Brother Cadfael was left gazing as numbly as the rest. It was hard indeed to recognize the belligerent youngster who had galloped into the great court so short a time before, or the audacious lover who had penetrated into the enemy’s territory to plot something desperate with a girl too frightened to reach for what her heart desired. Cadfael could not believe in such sudden translations. On impulse he made off towards the gate in haste, to keep the sorry little procession in sight. Behind him as he went he heard Simon Aguilon’s voice asking: “Shall I take his gray back to our stable, sir? We cannot abandon the poor beast, he’s done no wrong.” It was not quite clear from the tone whether he believed the poor beast’s master had done any, but Cadfael doubted it. He could not be the only one who had reservations about that theft.

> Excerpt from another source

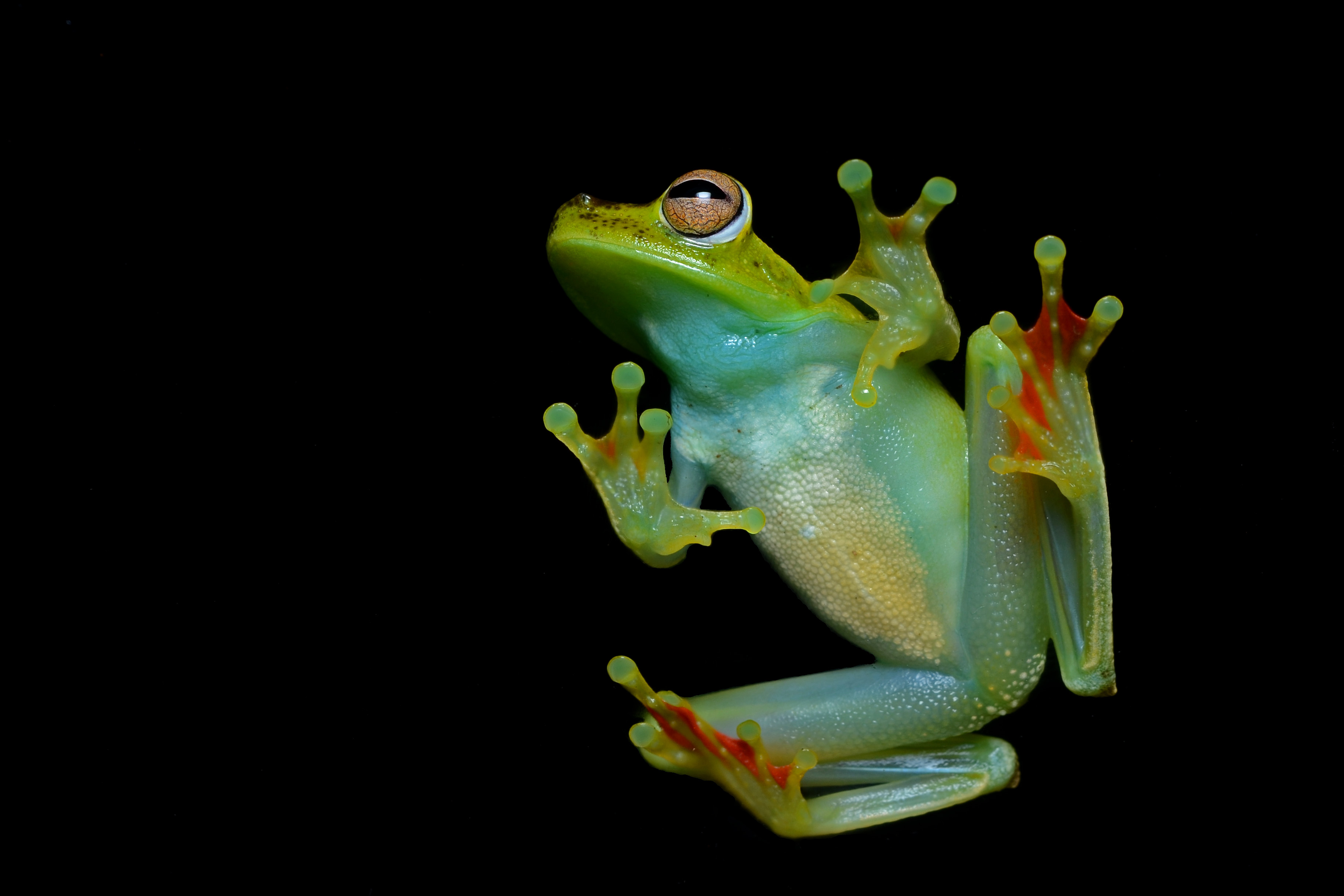 Hylidae: Hypsiboas rufitelus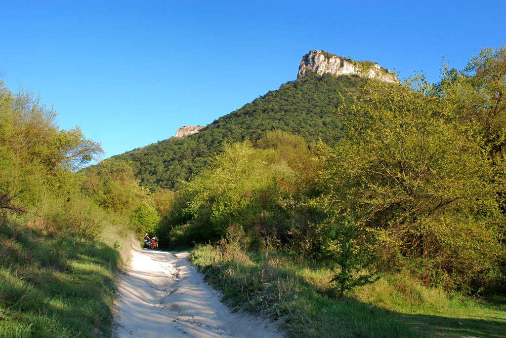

Joscelin and his guards were reaching the approaches of the bridge when Cadfael emerged into the Foregate and hastened after them. The hill of Shrewsbury, with its towers and houses cresting the long line of the wall, gleamed fitfully in a moist and feeble sunshine beyond the full flow of the Severn, and far to the right the tall bulk of the castle showed, the prison to which prisoner and escort were now bound. Since the height of the summer there had been heavy rains, and the flood coming down from Wales had swelled the flow here into a rapid high water that swallowed the lower reaches of the islands. The nearest section of the bridge, the drawbridge that could cut off approach to the town at need, was down and bearing plenteous traffic, for the last of the harvest was coming in, fruit and roots for fodder, and the provident were looking to their stores for the winter. Three horsemen rode ahead of the prisoner and his escort, three more brought up the rear, but Joscelin and those who held him went on foot, not briskly, for no prisoner in his right mind is in any haste to have a cell door slammed on him, but not slowly, either, for he was sharply prodded when he hung back. Carts and townspeople afoot drew to the side out of their way, and stood to stare, some so interested that they forgot themselves and closed in again at once, staring after, and barred the way for the following horsemen.

There had frequently been high feeling between the town and the king’s sheriff of the shire, and Prestcote’s sergeant was wary of using whip or threat on burgesses whose retaliatory sting had sometimes proved sharp. Thus it happened that when the prisoner had passed through the narrowing gate of the drawbridge tower, and the starers turned to gape and blocked the way, the following horsemen contented themselves with calling civilly for passage, and an increasing gap opened between them and their charge. Cadfael, slipping nimbly past the horses to join the curious in the gateway, had a partial view of what followed.